Adiós, mi señor

Mi señor,

Qué gracia te hacía cuando te lo decía, ¿eh, Adolfo?  Que qué cachondo, que qué ideas tienes. Todo eso. Ahora, vas y te mueres. Así, de sopetón. ¿Te parece bonito? ¿Qué hacemos los que quedamos en este valle de lágrimas?

¿Llorarte?

No. Ni mucho menos.

Y te voy a decir la razón: porque no te has ido. Las personas como tú, que lo dabas todo, que dejabas tu impronta allá donde ibas, nunca se van. Sois eternas. Ojo. Eternas; que no es una tontería cualquiera. Es más, ya eres tan eterno como ese emperador al que encarnabas en cualquier evento o acto en el que se requería tu presencia.

Si es que lo clavabas, jodio. Hasta la cojera. Que más de uno y de una te preguntaban qué te había pasado y respondías que era cosa del papel. Lo clavabas. ¿Dónde está el emperador? ¡Que venga el emperador! No que venga Adolfo, no. El emperador. Porque tú eras el emperador, ese Carlos I de España y V de Alemania que se vino para Yuste harto de todo y de todos. Tú eras ese, y todos te identificaban con él. Sabes lo difícil que es eso, ¿verdad? Ya ves, tú lo conseguiste.

¿Recuerdas la primera vez que nos vimos? Yo sí: en el Parador de Jarandilla de la Vera, donde acudí para dar una charla dedicada al emperador. Te vi en primera fila y dije: ¡coño, pero si es el emperador! El día anterior habías encarnado, como tantas veces, ese papel en la recreación de su paso por Tornavacas. Te reíste lo que no está en los escritos y más. Siempre te descojonabas cuando te enseñaba cómo te tengo en la agenda de contactos de mi teléfono. Adolfo, mi señor el emperador Carlos V. Qué cabrón, me decías.

Quién nos iba a decir que la presentación de mi última novela en el Parador de Jarandilla de la Vera sería la última vez que nos veríamos. ¡Pedazo actuación te marcaste!

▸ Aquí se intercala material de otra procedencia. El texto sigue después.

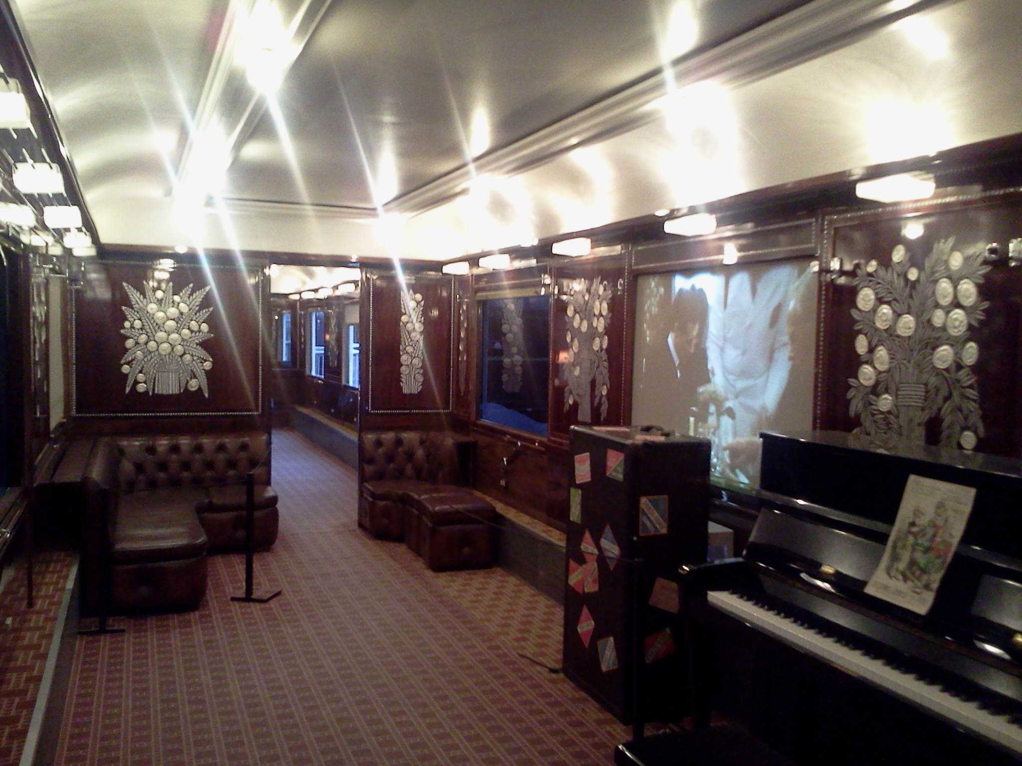 Intérieur d'une voiture-bar de l'Orient-express, exposée à Paris, à l'Institut du monde arabe, en 2014
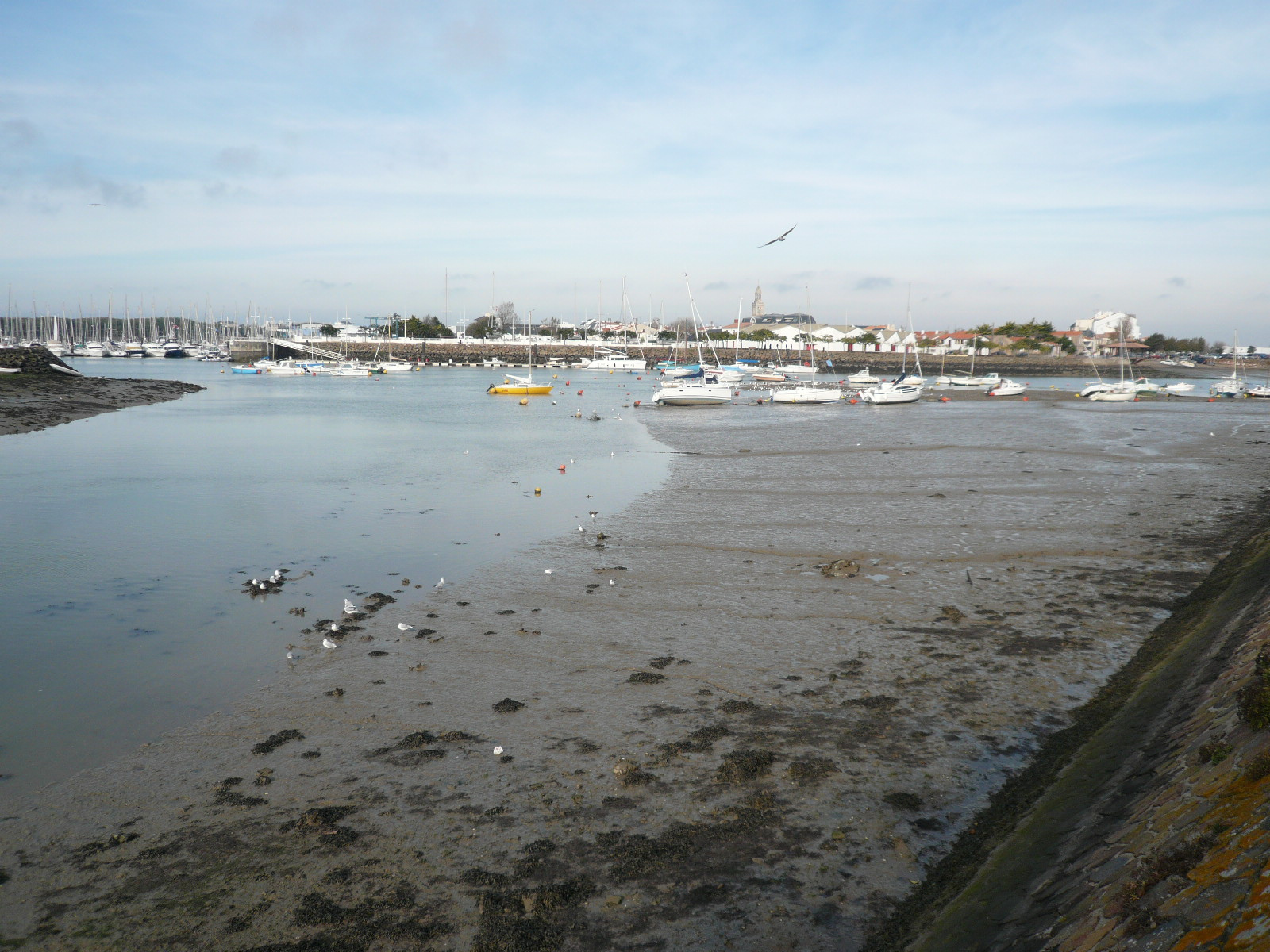 Saint-Gilles-Croix-de-Vie dans le département de la Vendée (France) : Le port de plaisance et l'église Sainte-Croix vue à marée baisse depuis l'embouchure du Jaunay dans le fleuve de la Vie côté Saint-Gilles en octobre 2008.

Te pedí que entraras una vez empezada la presentación y la reventaras. ¡Vaya si lo hiciste! ¡Qué interpretación! Si es que eras la encarnación del emperador. Cómo se reían José Luis y Fermín y tú amenazándolos con el bastón. Tremendo.

Y ya ves. Ya no habrá más llamadas ni tampoco más whatsapps. Ahora que te has ido no sabes el enorme vacío que dejas. Como persona y como emperador. Sí, todo eso de que otros vendrán que te harán olvidar y tal. Lo dudo. Digo lo de hacerte olvidar. Imposible, colega, como te gustaba decir. Vendrán otros, eso está claro, pero el agujero —no hueco, sino agujero. Bestial— que has dejado nunca se podrá llenar. ¿Y sabes por qué? Porque el cariño, el corazón y la ternura que desprendías, que transmitías y regalabas son únicos. Eran tuyos y contigo se han ido.

Me quedo con el abrazo que nos dimos al despedirnos la última vez que nos vimos y, sobre todo, con ese vídeo que me regalaste y que ya queda como un recuerdo eterno tuyo. Pero ten seguro que ya no habrá más emperadores ante los que me arrodille. Tú eras ese, mi señor. Nadie más.

Buen viaje, Adolfo. Se te echará mucho de menos.